A Kantorovich-type variant of Gr\"unwald Interpolation Operators

TL;DR

This paper introduces a new class of integral operators based on Gr"unwald interpolation on Chebyshev nodes, extending convergence results to various function spaces including $L^p$, weighted, and Orlicz spaces.

Contribution

It develops a Kantorovich-type variant of Gr"unwald operators, enabling convergence analysis in broader function spaces beyond continuous functions.

Findings

Operators are uniformly bounded on $L^p$ and other Banach spaces.

Convergence is established using modulus of continuity and K-functionals.
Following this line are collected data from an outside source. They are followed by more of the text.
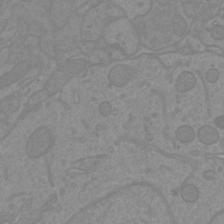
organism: Mouse
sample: Cortical neurons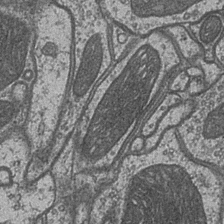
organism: Drosophila
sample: Optic medulla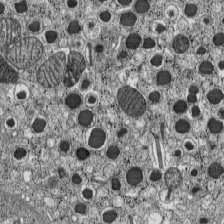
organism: C57BL Mouse
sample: Pancreatic islet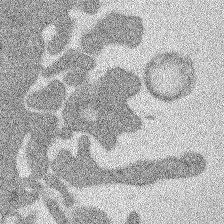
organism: Human
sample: HeLa cells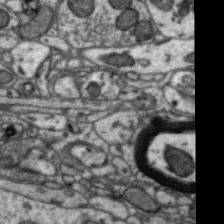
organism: Zebra finch
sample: Brain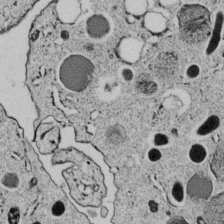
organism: C. elegans
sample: C. elegans embryo early stage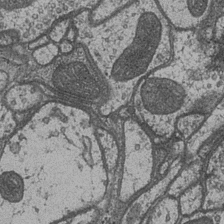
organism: Drosophila
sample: Optic medulla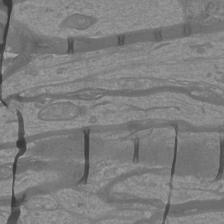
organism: Mouse
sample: Cortical neurons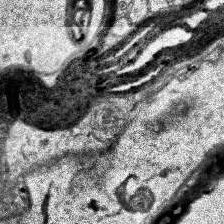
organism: Human
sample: Temporal Lobe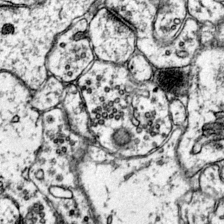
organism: Mouse
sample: Primary visual cortex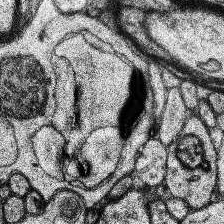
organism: Human
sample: Temporal Lobe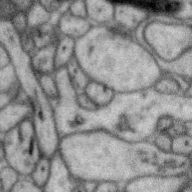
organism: Zebra finch
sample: Brain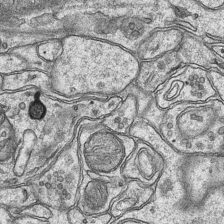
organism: Mouse
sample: CA1 Hippocampus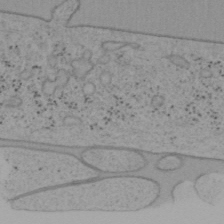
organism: Human
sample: HeLa cells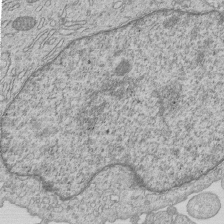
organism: Human
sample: MDA-MB-231 cells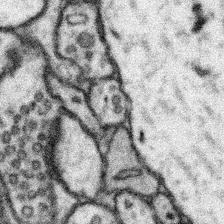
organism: Mouse
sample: Somatosensory cortex neuropil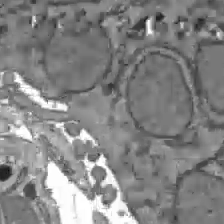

Point-wise estimates are derived via Hardy-Littlewood maximal operator.

Abstract

In this paper, we introduce a new sequence of operators based on the Gr\"unwald interpolation operators on Chebyshev nodes on the space $L^p[0,{\pi}]$. The operators we consider are integral variants of the Gr\"unwald interpolation operators, inspired from the classical Kantorovich operators. Unlike the original Gr\"unwald interpolation operators, our construction enables the derivation of convergence results not only on $C[0,{\pi}]$ but also in the space $L^p[0,{\pi}]$. First, we establish the uniform boundedness of this sequence on these spaces and subsequently prove the convergence of the operators. We obtain quantitative estimates using modulus of continuity and a suitable K-functional. Furthermore, we derive a point-wise estimate via the Hardy-Littlewood maximal operator. By invoking a Korovkin-type theorem, we extend the convergence results to several Banach function spaces on a nontrivial subspace. In particular, we establish these results for weighted Lebesgue spaces, Grand Lebesgue spaces, Morrey spaces, Orlicz spaces etc.